The Python API layer manages device selection and calls into the C++ extension (defined in torch_openreg/openreg/random.py):

{eval-rst}
.. literalinclude:: ../../../test/cpp_extensions/open_registration_extension/torch_openreg/torch_openreg/openreg/random.py
    :language: python
    :start-after: LITERALINCLUDE START: OPENREG MANUAL SEED
    :end-before: LITERALINCLUDE END: OPENREG MANUAL SEED
    :linenos:

The manual_seed function obtains the current device index, calls torch_openreg._C._get_default_generator(idx) to get the device‑specific generator, and sets its seed.

Layer 3: Python/C++ Bridge

The C++ extension exposes _getDefaultGenerator to Python, which bridges into PyTorch core:

{eval-rst}
.. literalinclude:: ../../../test/cpp_extensions/open_registration_extension/torch_openreg/torch_openreg/csrc/Module.cpp
    :language: c++
    :start-after: LITERALINCLUDE START: OPENREG GET DEFAULT GENERATOR
    :end-before: LITERALINCLUDE END: OPENREG GET DEFAULT GENERATOR
    :linenos:
    :emphasize-lines: 10-11
{eval-rst}
.. literalinclude:: ../../../test/cpp_extensions/open_registration_extension/torch_openreg/torch_openreg/csrc/Module.cpp
    :language: c++
    :start-after: LITERALINCLUDE START: OPENREG MODULE METHODS
    :end-before: LITERALINCLUDE END: OPENREG MODULE METHODS
    :linenos:
    :emphasize-lines: 3

This function unpacks the device index from Python, creates a PrivateUse1 device object, and calls at::globalContext().defaultGenerator(). PyTorch’s context then dispatches to the registered hooks.

Layer 4: PyTorch Core Context

PyTorch’s Context class dispatches to the appropriate accelerator hooks (aten/src/ATen/Context.h):

{eval-rst}
.. literalinclude:: ../../../aten/src/ATen/Context.h
    :language: c++
    :lines: 60-103
    :linenos:
    :emphasize-lines: 8-9, 24-25

This layered architecture keeps PyTorch device‑agnostic while delegating hardware‑specific operations to accelerator implementations. Hooks are registered once at module load time:

{eval-rst}
.. literalinclude:: ../../../test/cpp_extensions/open_registration_extension/torch_openreg/csrc/runtime/OpenRegHooks.cpp
    :language: c++
    :start-after: LITERALINCLUDE START: OPENREG HOOK REGISTER
    :end-before: LITERALINCLUDE END: OPENREG HOOK REGISTER
    :linenos:
    :emphasize-lines: 4

Layer 5: Accelerator Hooks

The hooks interface provides the abstraction PyTorch uses to delegate to device‑specific implementations:

{eval-rst}
.. literalinclude:: ../../../test/cpp_extensions/open_registration_extension/torch_openreg/csrc/runtime/OpenRegHooks.h
    :language: c++
    :start-after: LITERALINCLUDE START: OPENREG HOOK EXAMPLES
    :end-before: LITERALINCLUDE END: OPENREG HOOK EXAMPLES
    :linenos:

The getDefaultGenerator hook method overrides the base interface and delegates to getDefaultOpenRegGenerator, which manages the actual generator instances.

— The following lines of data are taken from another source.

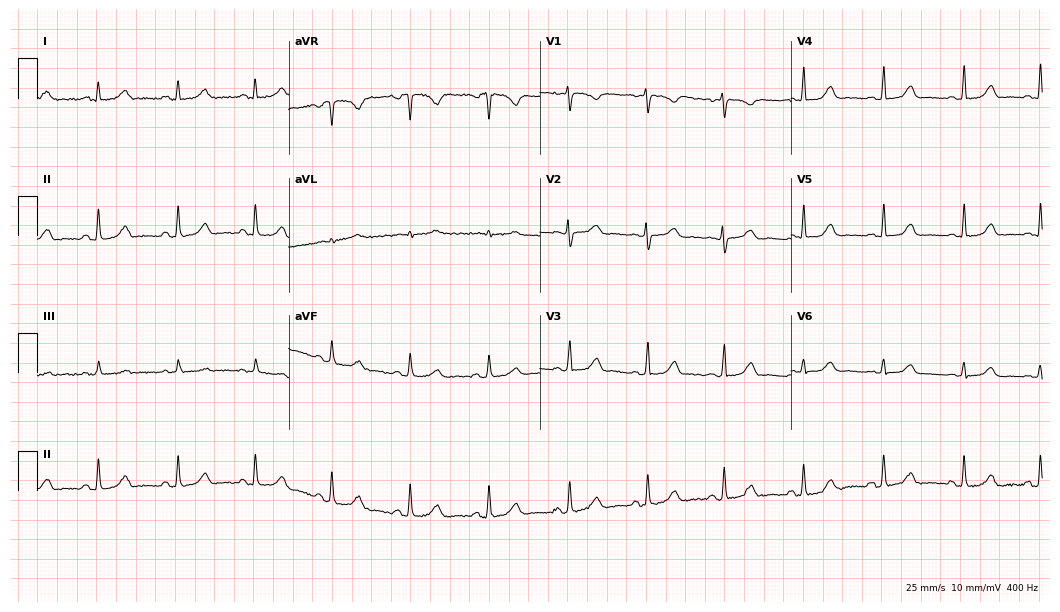
Resting 12-lead electrocardiogram. Patient: a female, 26 years old. Read as a normal ECG.
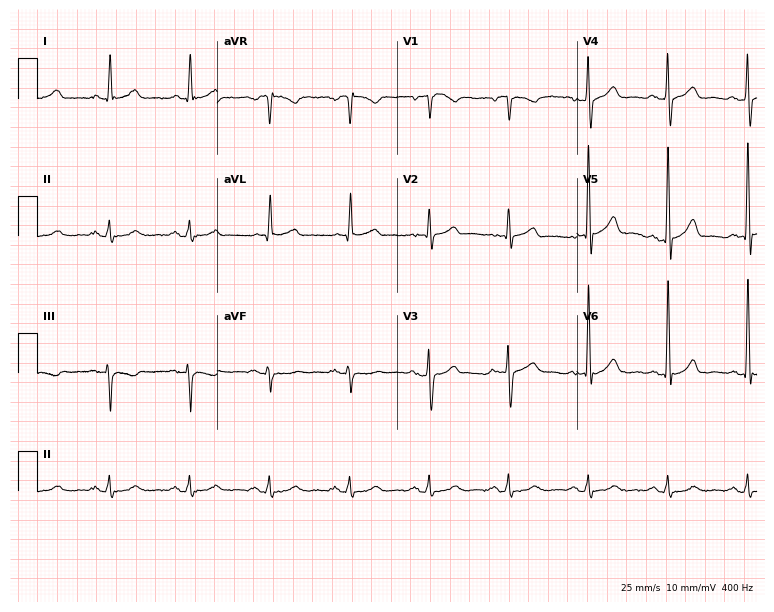
ECG — a 64-year-old male patient. Labelled as a normal ECG.
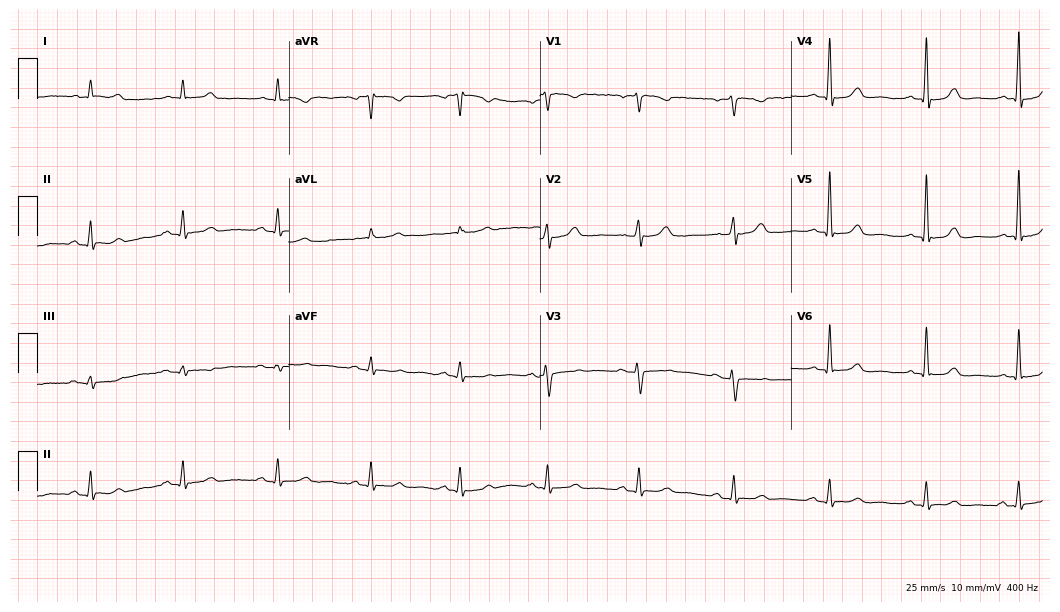
Resting 12-lead electrocardiogram (10.2-second recording at 400 Hz). Patient: a female, 53 years old. Read as a normal ECG.

Layer 6: Device-Specific Implementation

The device‑specific implementation manages per‑device generator instances:

{eval-rst}
.. literalinclude:: ../../../test/cpp_extensions/open_registration_extension/torch_openreg/csrc/runtime/OpenRegGenerator.cpp
    :language: c++
    :start-after: LITERALINCLUDE START: OPENREG GET DEFAULT GENERATOR IMPL
    :end-before: LITERALINCLUDE END: OPENREG GET DEFAULT GENERATOR IMPL
    :linenos:

This function maintains a static vector of generators (one per device), initializes them on first access, validates the device index, and returns the appropriate generator instance.